**RECORDS PROVIDED:**
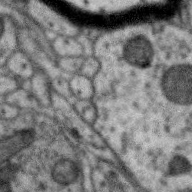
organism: Zebra finch
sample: Brain
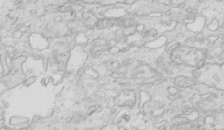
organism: Mouse
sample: Multiciliated cells
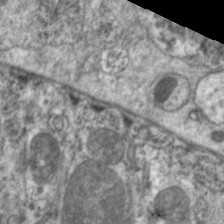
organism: C. elegans
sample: Pharynx
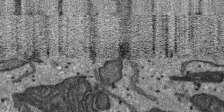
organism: Human
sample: Lung epithelial cells, uninfected (mock) control
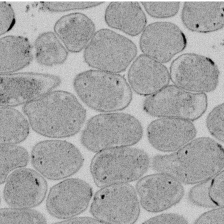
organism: E. coli
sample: Bacterial nucleoid
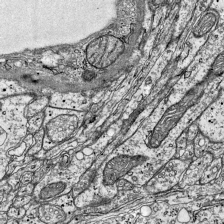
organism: Mouse
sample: Visual Cortex
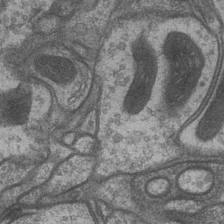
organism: Drosophila
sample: Optic medulla
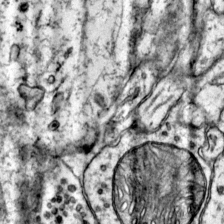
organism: Mouse
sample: Primary visual cortex
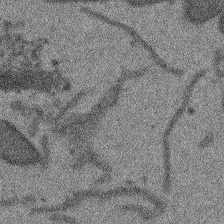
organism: Arabidopsis thaliana
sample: Root tip
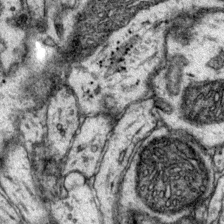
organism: Mouse
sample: Primary visual cortex
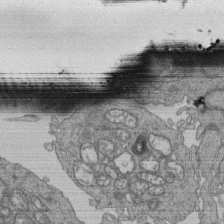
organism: Human
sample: Retinal organoid Rod and Cone cells
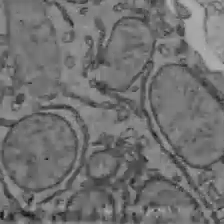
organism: C57BL Mouse
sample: Liver
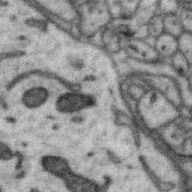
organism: Zebra finch
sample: Brain
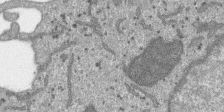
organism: Human
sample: Lung epithelial cells infected with SARS-CoV-2
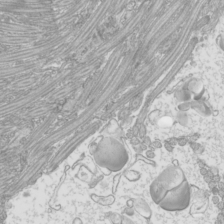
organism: Mouse
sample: Cilia; mouse epididymis
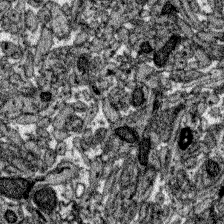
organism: Zebrafish
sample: Larval olfactory bulb
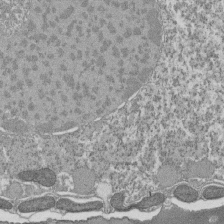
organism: Tetrahymena
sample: Cilia in tetrahymena
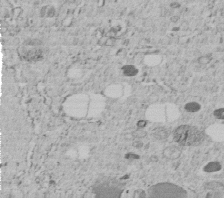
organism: C. elegans
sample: C. elegans embryo early stage
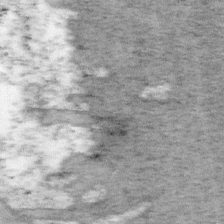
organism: Mouse
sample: OT-I killer T cells with ID8 ovarian cancer cells
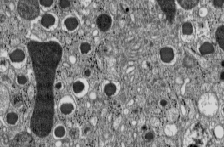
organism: C57BL Mouse
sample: Pancreatic islet
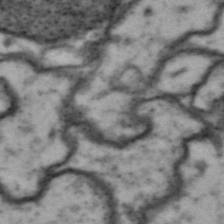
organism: Drosophila
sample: Brain
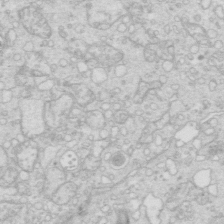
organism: Mouse
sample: Multiciliated cells
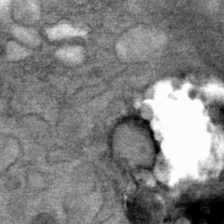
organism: Mouse
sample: Mouse Salivary gland
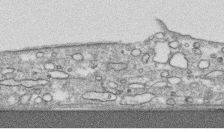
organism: Human
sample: CRL-1474
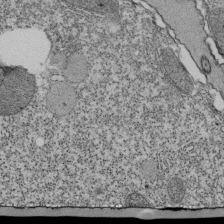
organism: Tetrahymena
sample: Cilia in tetrahymena
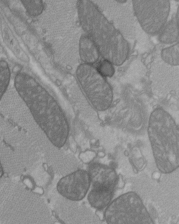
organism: C57BL Mouse
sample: Heart
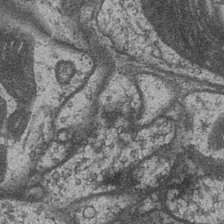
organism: Drosophila
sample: Optic medulla
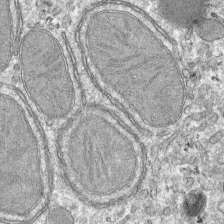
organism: Mouse
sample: Mouse hepatocytes
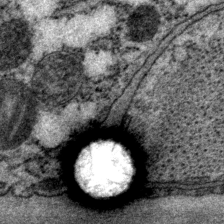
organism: P. pacificus
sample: Pharynx
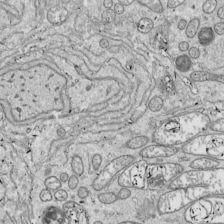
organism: Drosophila
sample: Cell division; meiosis; drosophila spermatocytes
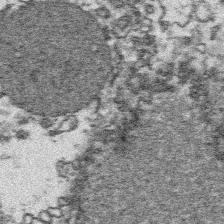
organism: Platynereis dumerilii
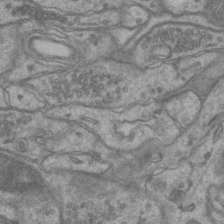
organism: Mouse
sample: CA1 Hippocampus
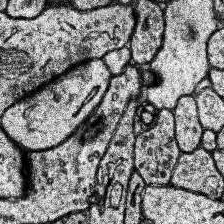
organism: Human
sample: Temporal Lobe
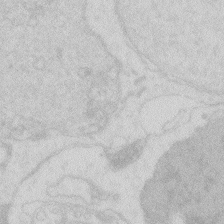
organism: Zebrafish
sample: Macrophage
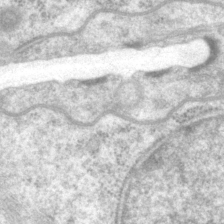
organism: P. pacificus
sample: Pharynx
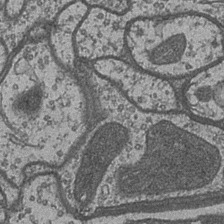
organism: Drosophila
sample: Optic medulla
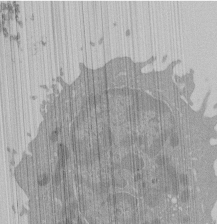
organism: Mouse
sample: Activated Pmel transgenic CD8+ T Cells
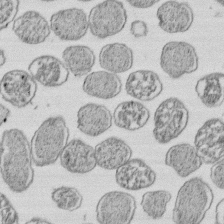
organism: E. coli
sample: Bacterial nucleoid
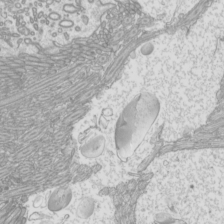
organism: Mouse
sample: Cilia; mouse epididymis
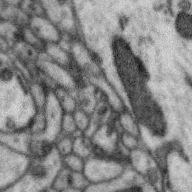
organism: Zebra finch
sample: Brain
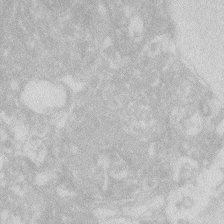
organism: Zebrafish
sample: Macrophage
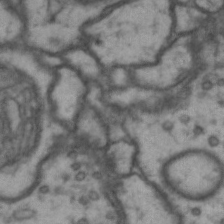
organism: Drosophila
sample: Brain
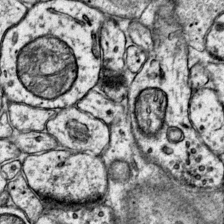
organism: Mouse
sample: Primary visual cortex
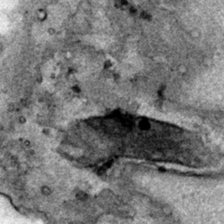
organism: Human
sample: Mitochondria in HCT116 cells
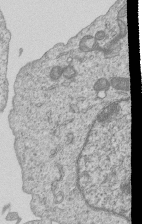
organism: Human
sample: MDA-MB-231 cells
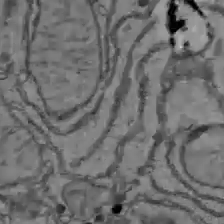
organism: C57BL Mouse
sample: Liver
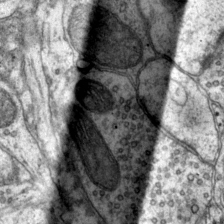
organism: Mouse
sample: Primary visual cortex
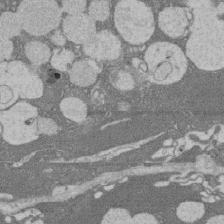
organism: Rat
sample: Salivary granule
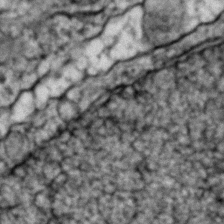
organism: Zebrafish
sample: Zebrafish embryo
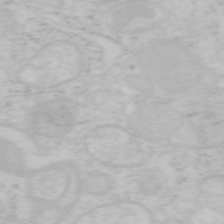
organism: Mouse
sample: OT-I killer T cells with ID8 ovarian cancer cells
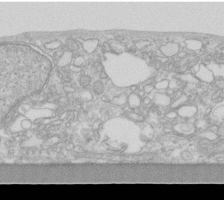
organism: Human
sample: Fibroblast cells
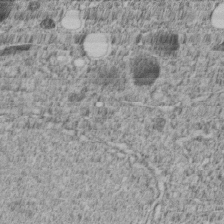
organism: C. elegans
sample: C. elegans embryo early stage

**WORK TO BE COMPLETED:**
The records above should be repeated exactly, with every picture omitted.

**EXERCISE RESULT:**
organism: Zebra finch
sample: Brain
organism: Mouse
sample: Multiciliated cells
organism: C. elegans
sample: Pharynx
organism: Human
sample: Lung epithelial cells, uninfected (mock) control
organism: E. coli
sample: Bacterial nucleoid
organism: Mouse
sample: Visual Cortex
organism: Drosophila
sample: Optic medulla
organism: Mouse
sample: Primary visual cortex
organism: Arabidopsis thaliana
sample: Root tip
organism: Mouse
sample: Primary visual cortex
organism: Human
sample: Retinal organoid Rod and Cone cells
organism: C57BL Mouse
sample: Liver
organism: Zebra finch
sample: Brain
organism: Human
sample: Lung epithelial cells infected with SARS-CoV-2
organism: Mouse
sample: Cilia; mouse epididymis
organism: Zebrafish
sample: Larval olfactory bulb
organism: Tetrahymena
sample: Cilia in tetrahymena
organism: C. elegans
sample: C. elegans embryo early stage
organism: Mouse
sample: OT-I killer T cells with ID8 ovarian cancer cells
organism: C57BL Mouse
sample: Pancreatic islet
organism: Drosophila
sample: Brain
organism: Mouse
sample: Multiciliated cells
organism: Mouse
sample: Mouse Salivary gland
organism: Human
sample: CRL-1474
organism: Tetrahymena
sample: Cilia in tetrahymena
organism: C57BL Mouse
sample: Heart
organism: Drosophila
sample: Optic medulla
organism: Mouse
sample: Mouse hepatocytes
organism: P. pacificus
sample: Pharynx
organism: Drosophila
sample: Cell division; meiosis; drosophila spermatocytes
organism: Platynereis dumerilii
organism: Mouse
sample: CA1 Hippocampus
organism: Human
sample: Temporal Lobe
organism: Zebrafish
sample: Macrophage
organism: P. pacificus
sample: Pharynx
organism: Drosophila
sample: Optic medulla
organism: Mouse
sample: Activated Pmel transgenic CD8+ T Cells
organism: E. coli
sample: Bacterial nucleoid
organism: Mouse
sample: Cilia; mouse epididymis
organism: Zebra finch
sample: Brain
organism: Zebrafish
sample: Macrophage
organism: Drosophila
sample: Brain
organism: Mouse
sample: Primary visual cortex
organism: Human
sample: Mitochondria in HCT116 cells
organism: Human
sample: MDA-MB-231 cells
organism: C57BL Mouse
sample: Liver
organism: Mouse
sample: Primary visual cortex
organism: Rat
sample: Salivary granule
organism: Zebrafish
sample: Zebrafish embryo
organism: Mouse
sample: OT-I killer T cells with ID8 ovarian cancer cells
organism: Human
sample: Fibroblast cells
organism: C. elegans
sample: C. elegans embryo early stage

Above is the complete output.